This guide explains how kneo_agent integrates with the Agent Skills open standard from agentskills.io.

What Kneo Supports

Kneo Agent supports two skill authoring paths:

  1. In-memory skills created directly in Python with Skill(...) or ToolRegistry.to_skill(...)
  2. Disk-backed skills loaded from Agent Skills-compatible SKILL.md directories

The second path is designed to interoperate with the broader Agent Skills ecosystem.
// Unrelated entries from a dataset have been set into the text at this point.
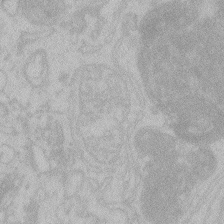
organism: Zebrafish
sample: Macrophage infected with Toxoplasma gondii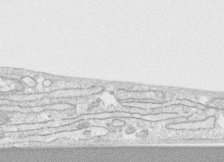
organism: Human
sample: CRL-1474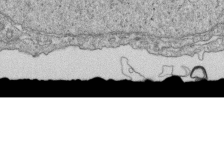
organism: Human
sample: HeLa cell HIV synapse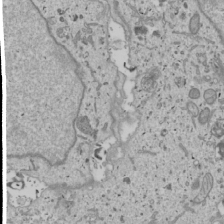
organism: Human
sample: Mitochondria in U2OS cells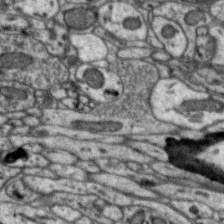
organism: Zebra finch
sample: Brain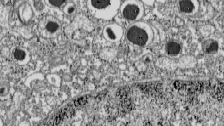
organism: C57BL Mouse
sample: Pancreatic islet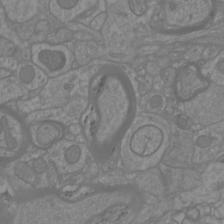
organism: Mouse
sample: Cortical neurons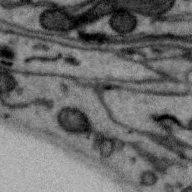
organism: Zebra finch
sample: Brain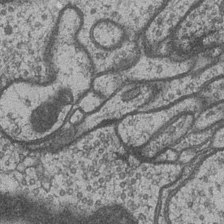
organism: Drosophila
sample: Optic medulla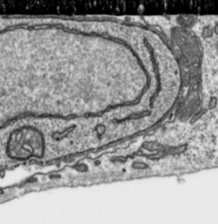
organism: Toxoplasma gondii
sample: Parasites in a vacuole inside a host cell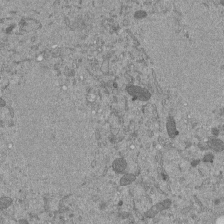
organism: Mouse
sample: ED-1 cell nuclei; centrioles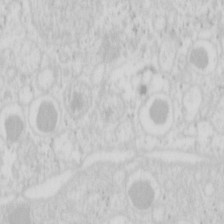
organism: Mouse
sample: Pancreas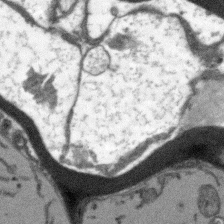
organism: Arabidopsis thaliana
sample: Root tip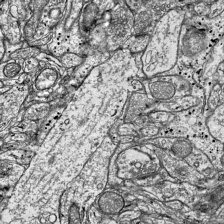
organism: Mouse
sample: Visual Cortex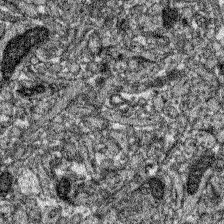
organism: Zebrafish
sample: Larval olfactory bulb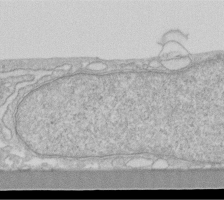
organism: Human
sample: Fibroblast cells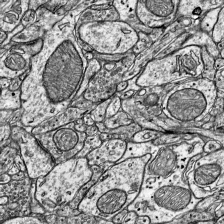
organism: Mouse
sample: Visual Cortex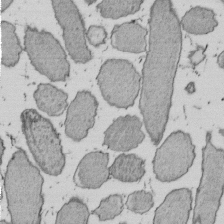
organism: E. coli
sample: Bacterial nucleoid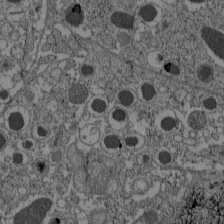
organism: C57BL Mouse
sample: Pancreatic islet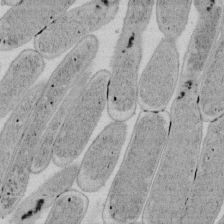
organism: E. coli
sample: Bacterial nucleoid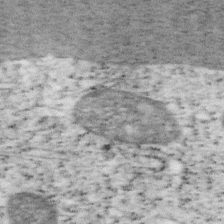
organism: Mouse
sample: OT-I killer T cells with ID8 ovarian cancer cells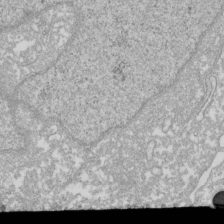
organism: Xenopus
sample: Cilia; centrioles in frog embryo cells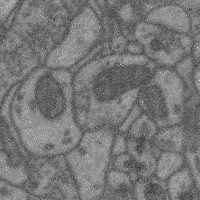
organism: Mouse
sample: Cerebral cortex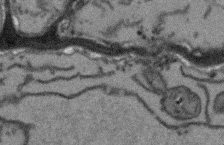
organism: Arabidopsis thaliana
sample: Root tip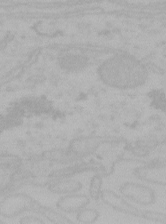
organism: Mouse
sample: Choroid plexus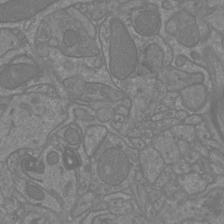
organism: Mouse
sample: Cortical neurons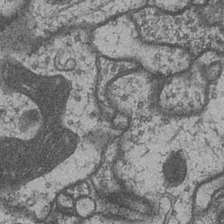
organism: Drosophila
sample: Optic medulla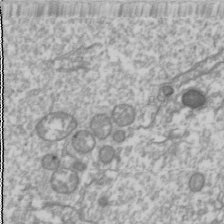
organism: Drosophila
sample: Cell division; meiosis; drosophila spermatocytes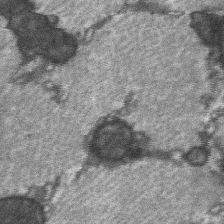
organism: C57BL Mouse
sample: Soleus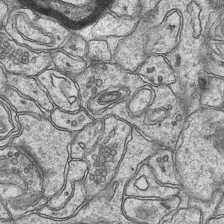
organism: Mouse
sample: CA1 Hippocampus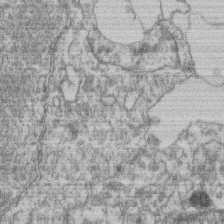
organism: Mouse
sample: T cell stromal cell synapse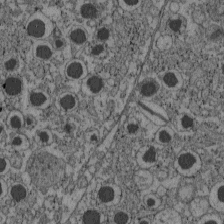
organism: C57BL Mouse
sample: Pancreatic islet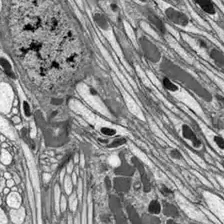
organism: Drosophila
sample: Optic lobe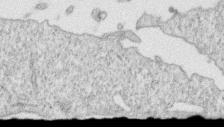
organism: Human
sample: HeLa cell HIV synapse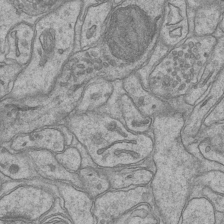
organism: Mouse
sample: CA1 Hippocampus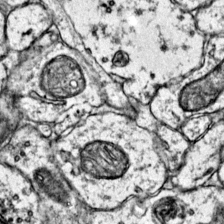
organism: Mouse
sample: Primary visual cortex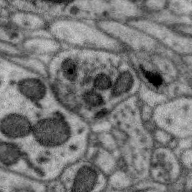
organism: Zebra finch
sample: Brain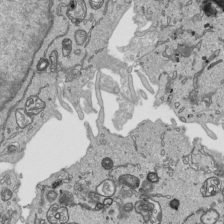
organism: Human
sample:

Skills work alongside middleware, but they solve different problems:

  • skills package reusable prompts, tools, defaults, and metadata
  • middleware adds executable policy around runs, streams, model calls, and tool calls

Supported File Structure

Kneo Agent expects either:

  • A path to a skill directory containing SKILL.md
  • A direct path to SKILL.md

Example:

weather/
├── SKILL.md
├── references/
│   └── REFERENCE.md
├── scripts/
│   └── normalize_weather.py
└── assets/

SKILL.md Format

SKILL.md must contain:

  • YAML frontmatter delimited by ---
  • A Markdown body used as the skill instruction content

Minimum required frontmatter fields:

  • name
  • description

Kneo Agent also preserves these optional fields when present:

  • license
  • compatibility
  • metadata
  • allowed-tools
  • tools
  • defaults
  • extra
  • tags

Example:

---
name: weather
description: Load a reusable weather skill from disk and use it for weather questions.
license: MIT
compatibility: Works with Python and a registered get_weather handler.
metadata:
  author: kneo-agent
allowed-tools: Bash(python:*) Read
tools:
  - name: get_weather
    description: Return current weather for a city.
    parameters:
      type: object
      properties:
        city:
          type: string
      required:
        - city
defaults:
  max_iterations: 5
tags:
  - domain:weather
---

# Weather Skill

Use this skill when the user asks for current weather conditions by city.

Loading Skills

Use load_skill(...) to activate a single skill:

from kneo_agent import load_skill

skill = load_skill("examples/skills/weather")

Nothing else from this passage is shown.